Brief: SUSE Linux is one of the most prominent names in Linux industry. Here are 10 facts about SUSE Linux that you should know.

SUSE Linux does not need an introduction. A dominant player in enterprise Linux market, SUSE is also known for its contribution to the community in form of openSUSE.

You might already know a lot about SUSE Linux but I am still going to list 9 SUSE Linux facts that you may still found amusing.

9 facts about SUSE Linux

1. In the beginning, SUSE was not a Linux distribution. It was founded on 2nd September 1992 by three German students mainly as a service provider. It regularly released software packages for Slackware and printed Linux manuals along with offering technical assistance.
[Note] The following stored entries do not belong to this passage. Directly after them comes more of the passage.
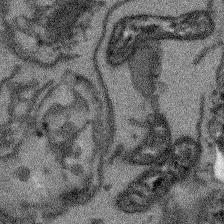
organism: Arabidopsis thaliana
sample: Root tip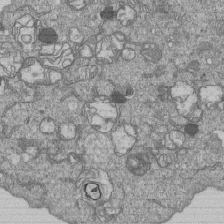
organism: Human
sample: MDA-MB-231 cells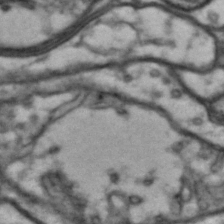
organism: Drosophila
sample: Brain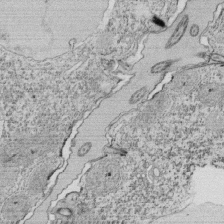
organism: Tetrahymena
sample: Cilia in tetrahymena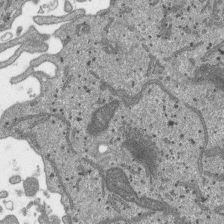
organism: Human
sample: Lung epithelial cells infected with SARS-CoV-2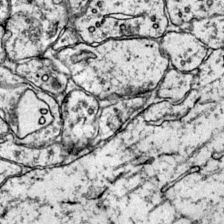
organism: Mouse
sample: Primary visual cortex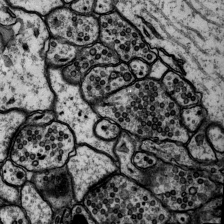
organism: Rat
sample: Hippocampus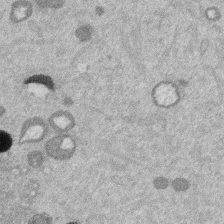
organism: Mouse
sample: Dividing mouse embryo 1 cell stage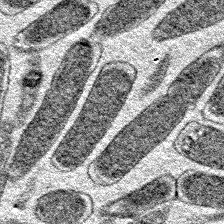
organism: E. coli
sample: E. Coli Bacteria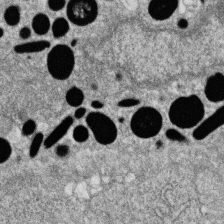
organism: Zebrafish
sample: Cilia; retinal pigment epithelium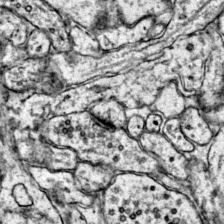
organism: Mouse
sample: Primary visual cortex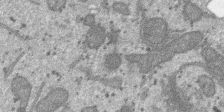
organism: Human
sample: Lung epithelial cells infected with SARS-CoV-2

2. SUSE was originally named S.u.S.E., the German acronym for “Software und System-Entwicklung” which means “Software and systems development” in English. Few years down the line, it got renamed to SuSE and later SUSE. The full German name was never really used.
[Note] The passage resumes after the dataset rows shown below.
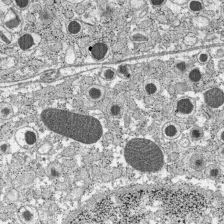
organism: C57BL Mouse
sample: Pancreatic islet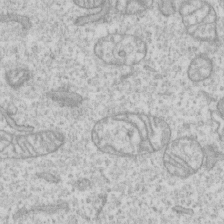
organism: Human
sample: CRL-1474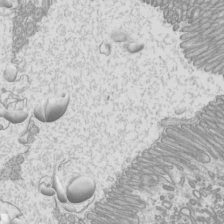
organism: Mouse
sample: Cilia; mouse epididymis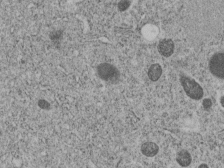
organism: C. elegans
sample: C. elegans embryo early stage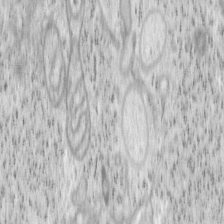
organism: Human
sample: HeLa cells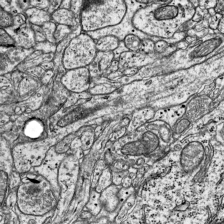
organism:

3. The first version of SUSE Linux, S.u.S.E. Linux 1.0 was released in 1994. It was basically Slackware scripts translated into German. In other words, it was a German version of Slackware Linux. (I think it was not released under the name S.u.S.E. but I don’t have data to back my claim).
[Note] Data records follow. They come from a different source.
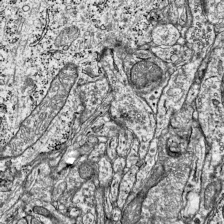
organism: Mouse
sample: Visual Cortex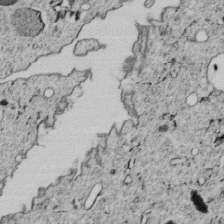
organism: C. elegans
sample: C. elegans embryo early stage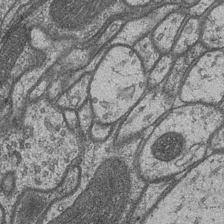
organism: Drosophila
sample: Optic medulla

4. The first ‘real’ SUSE Linux was released in 1996. It was based on Jurix distribution (now defunct). This release was named S.u.S.E Linux 4.2.

SUSE Linux 4.2 release CDs
Image Credit: Wikipedia

The release number 4.2 is actually a reference to number 42 in Hitchhiker’s Guide to Linux, meaning the answer to life, the universe and everything. The releases afterward continued in incremental order until openSUSE was further divided into openSUSE Leap and Tumbleweed.

While Tumbleweed is rolling release and hence has no version number, openSUSE Leap releases are versioned in 42.X format.

5. SUSE Linux has seen several owners so far. In 2001, SUSE Linux started struggling financially. This resulted in the US based Novell acquiring SuSE Linux for $210 million in the year 2004.

Novell was later acquired by The Attachmate Group in 2010 for $2.2 billion. However, The Attachmate Group couldn’t survive for long and it was acquired by Micro Focus group in 2014 for $1.2 billion.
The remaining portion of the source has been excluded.